### WORK ITEM:
Repeat the entries below exactly, pictures excluded.

### Extracted data entries:
★ ★ ★ ★ ★ ★ ★

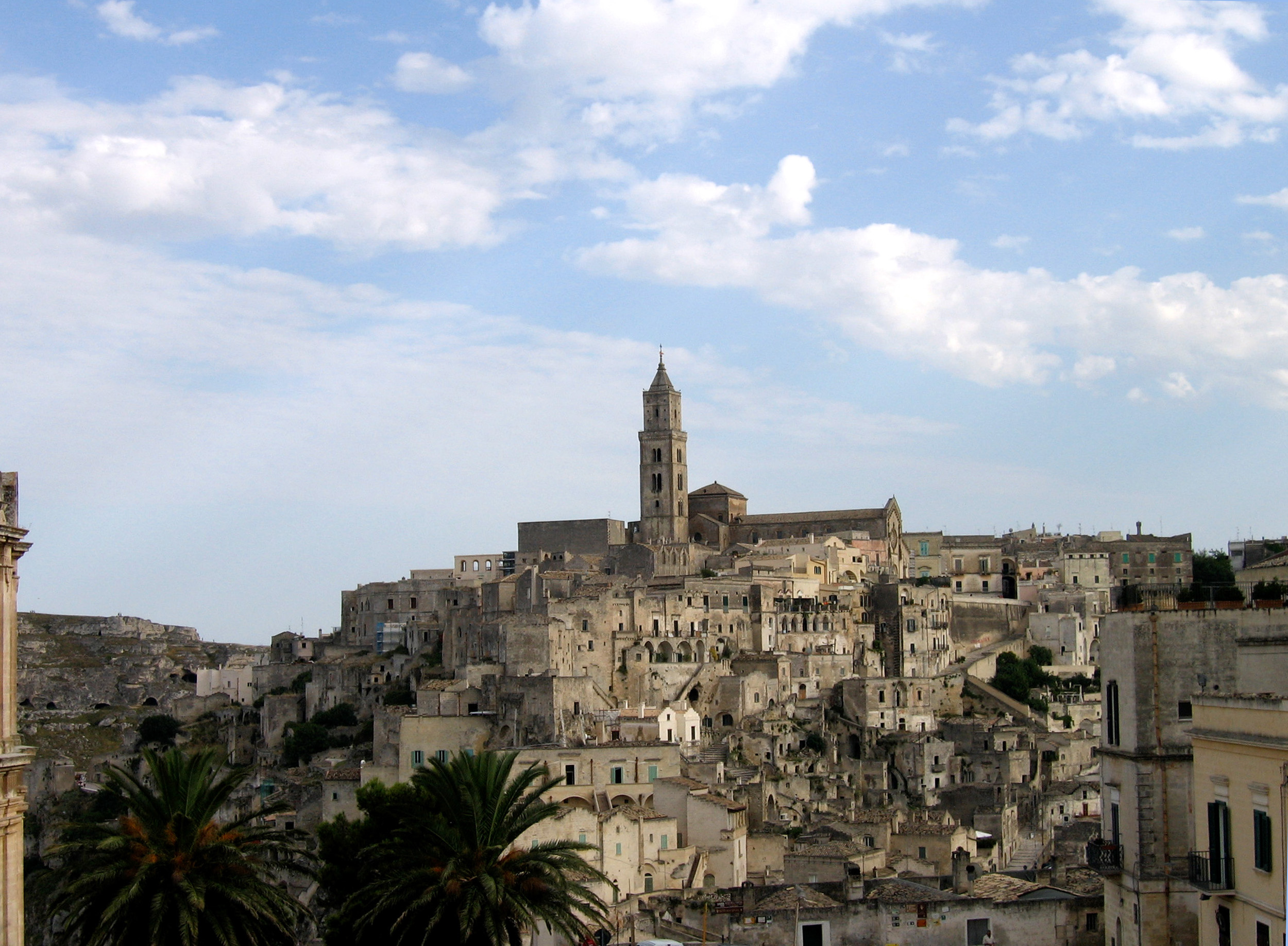 Panorama del "Sasso" Tutte le foto importate su il sito di Matera sono delle foto personale fatte al' ocazione delle ferie (vacanze) nelle Puglie ; sono libere di tutti i diritti. fonte : foto personale Dominique grassigli - agosto 2006
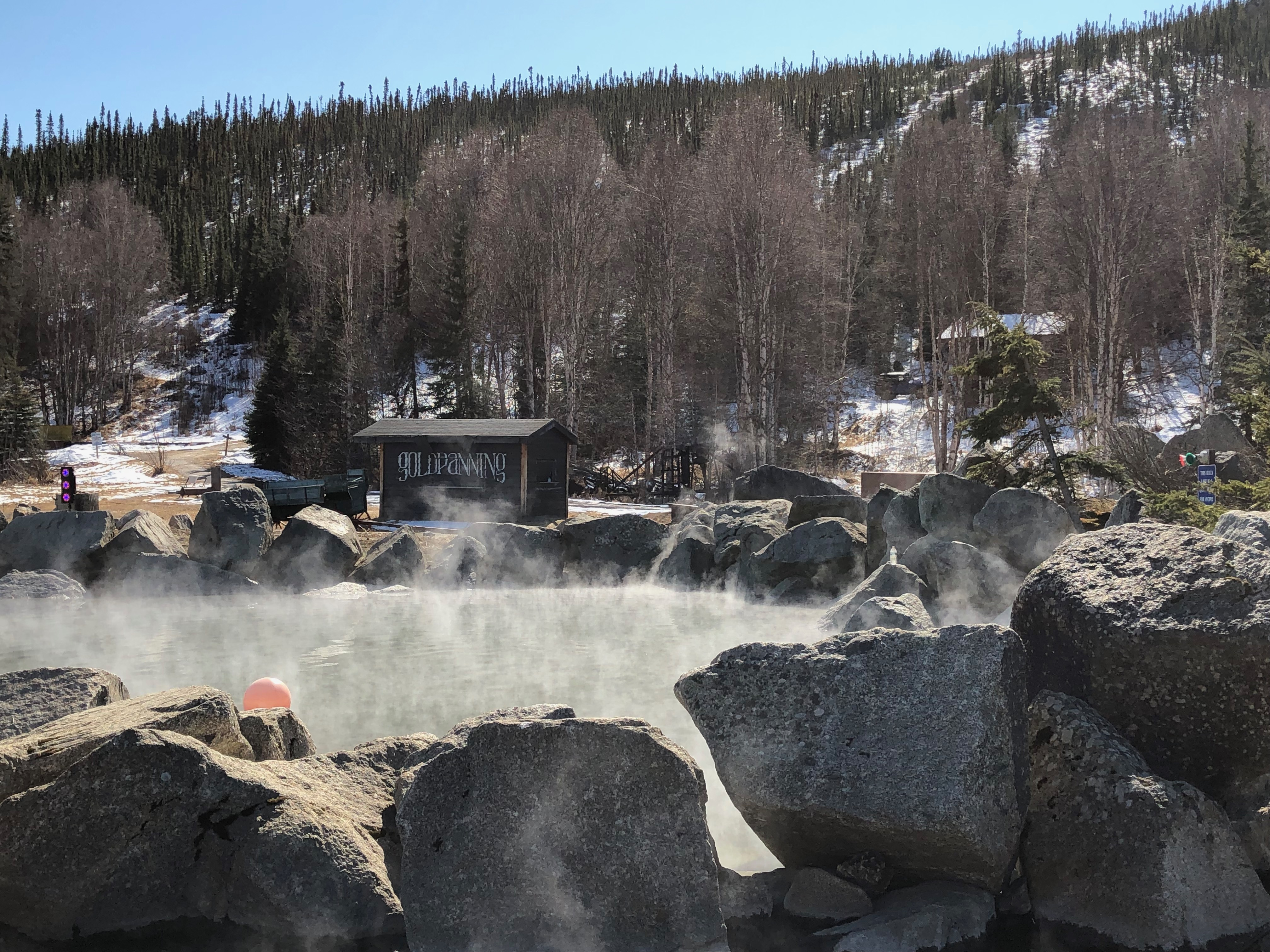 Chena Hot Springs
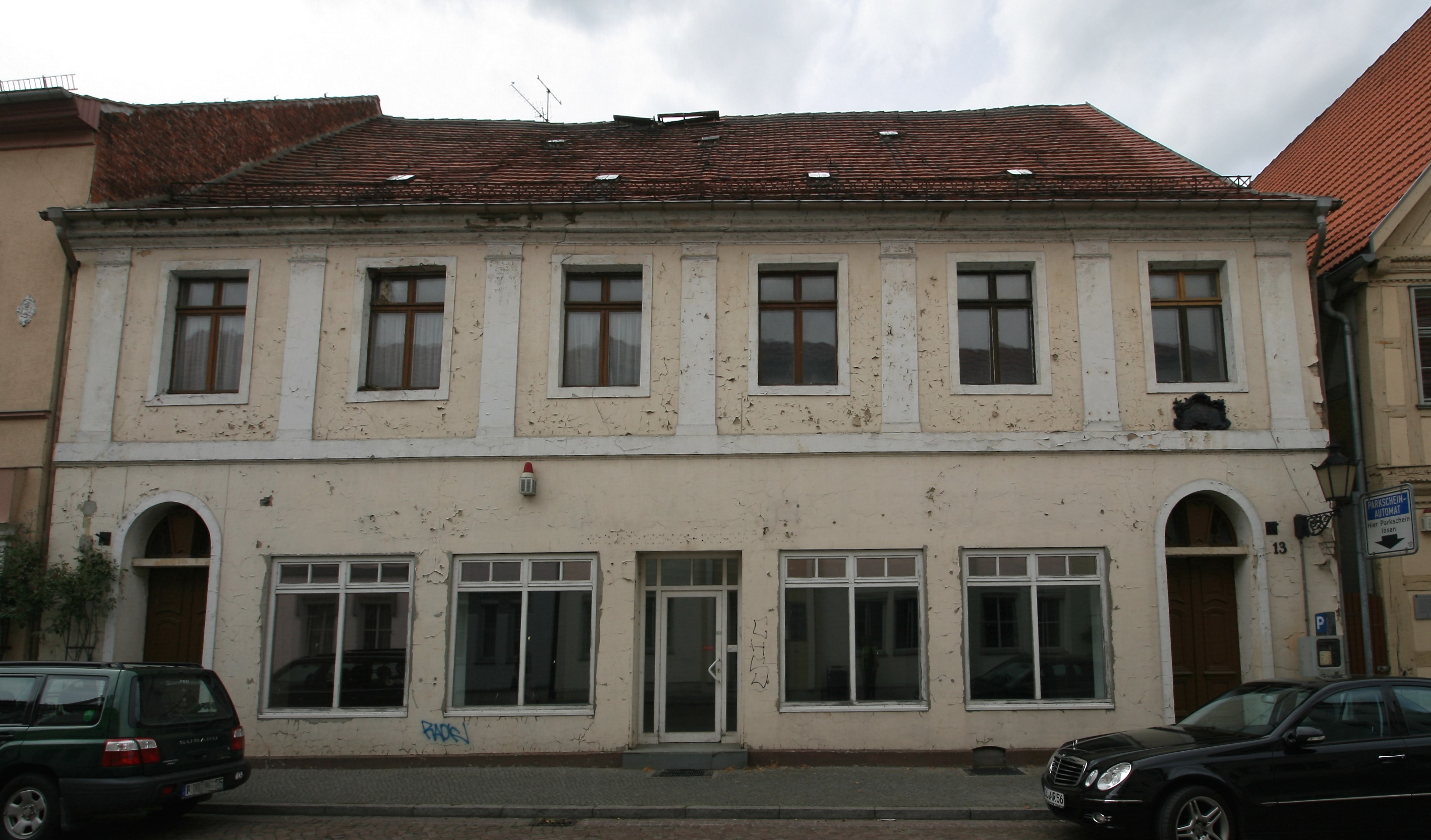 Wohnhaus Lange Straße 13 in Havelberg. Denkmal-ID 094 98202 000 000 000 000. Relief über dem rechten Hauseingang: Königl. Preuß. Privilegirtes Freÿ Hauß Anno 1759.
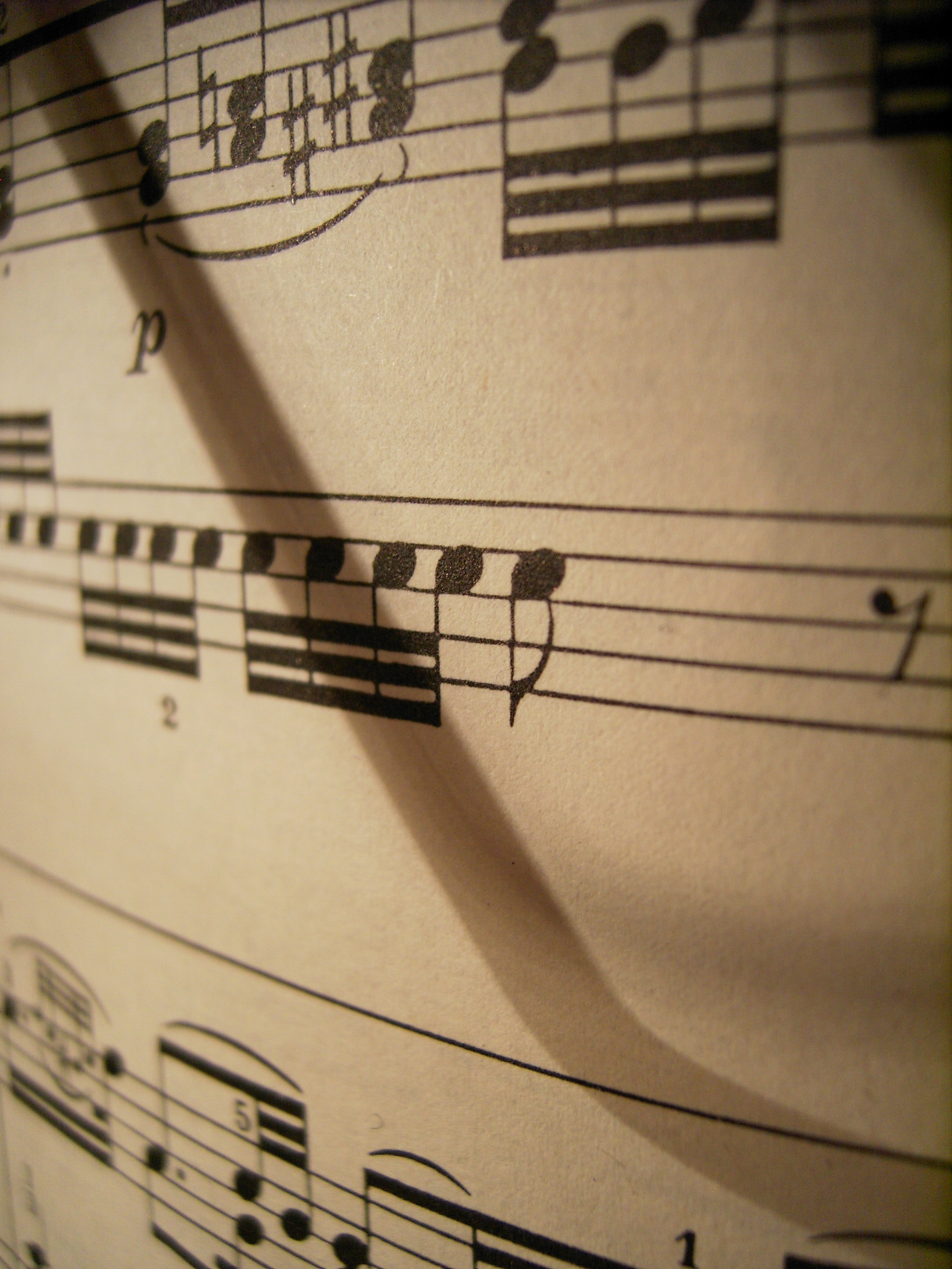 Notenblatt, seitlich beleuchtet
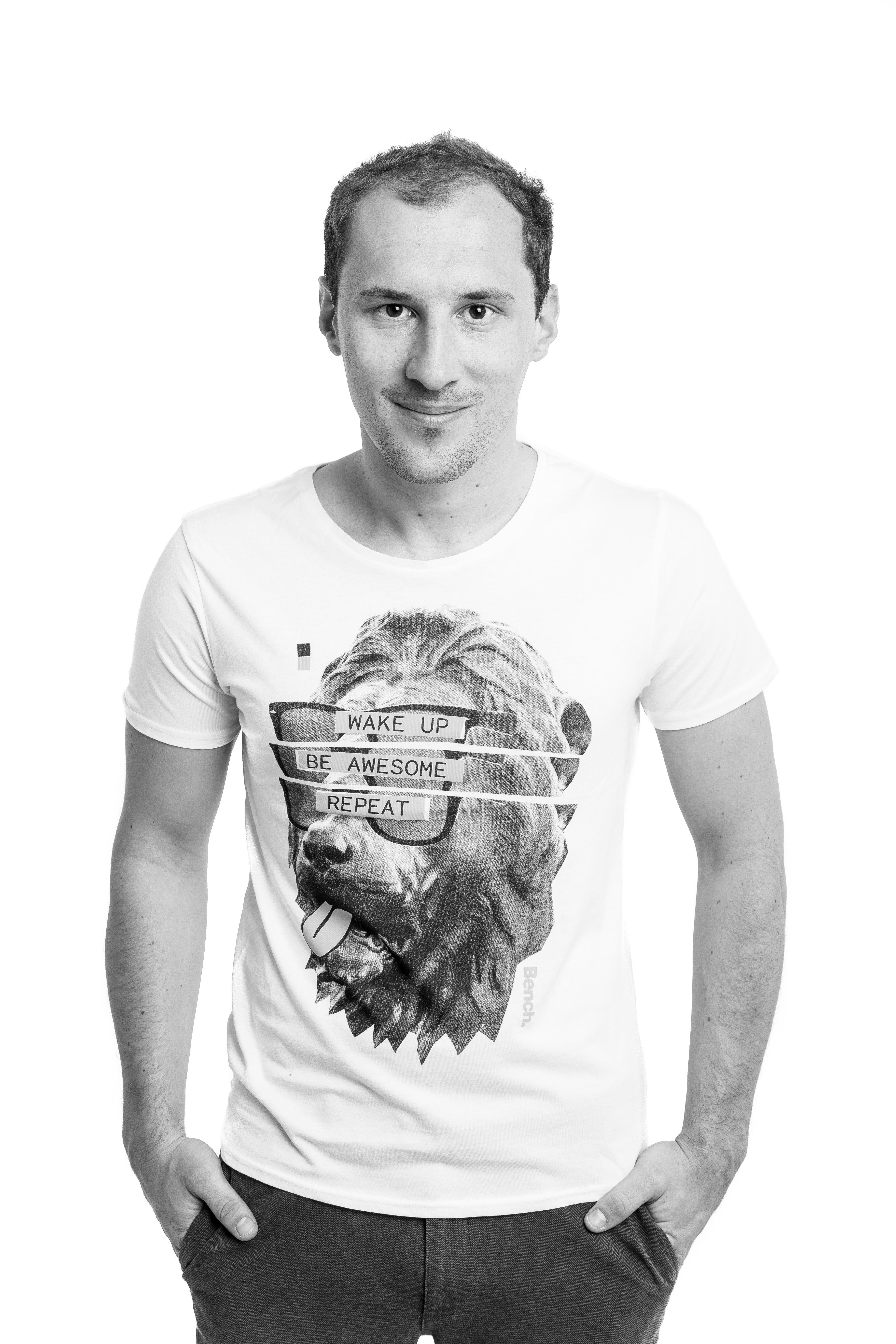 Radiomoderator Dominik Kollmann
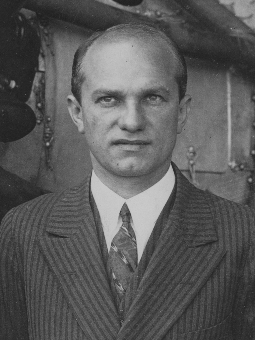 L'aviateur Charles Levine (qui traversa l'Atlantique) qui a été arrêté en Autriche pour complicité dans fabrication de fausse monnaie

★ ★ ★ ★ ★ ★ ★

### YOUR RESPONSE:
 Panorama del "Sasso" Tutte le foto importate su il sito di Matera sono delle foto personale fatte al' ocazione delle ferie (vacanze) nelle Puglie ; sono libere di tutti i diritti. fonte : foto personale Dominique grassigli - agosto 2006
 Chena Hot Springs
 Wohnhaus Lange Straße 13 in Havelberg. Denkmal-ID 094 98202 000 000 000 000. Relief über dem rechten Hauseingang: Königl. Preuß. Privilegirtes Freÿ Hauß Anno 1759.
 Notenblatt, seitlich beleuchtet
 Radiomoderator Dominik Kollmann
 L'aviateur Charles Levine (qui traversa l'Atlantique) qui a été arrêté en Autriche pour complicité dans fabrication de fausse monnaie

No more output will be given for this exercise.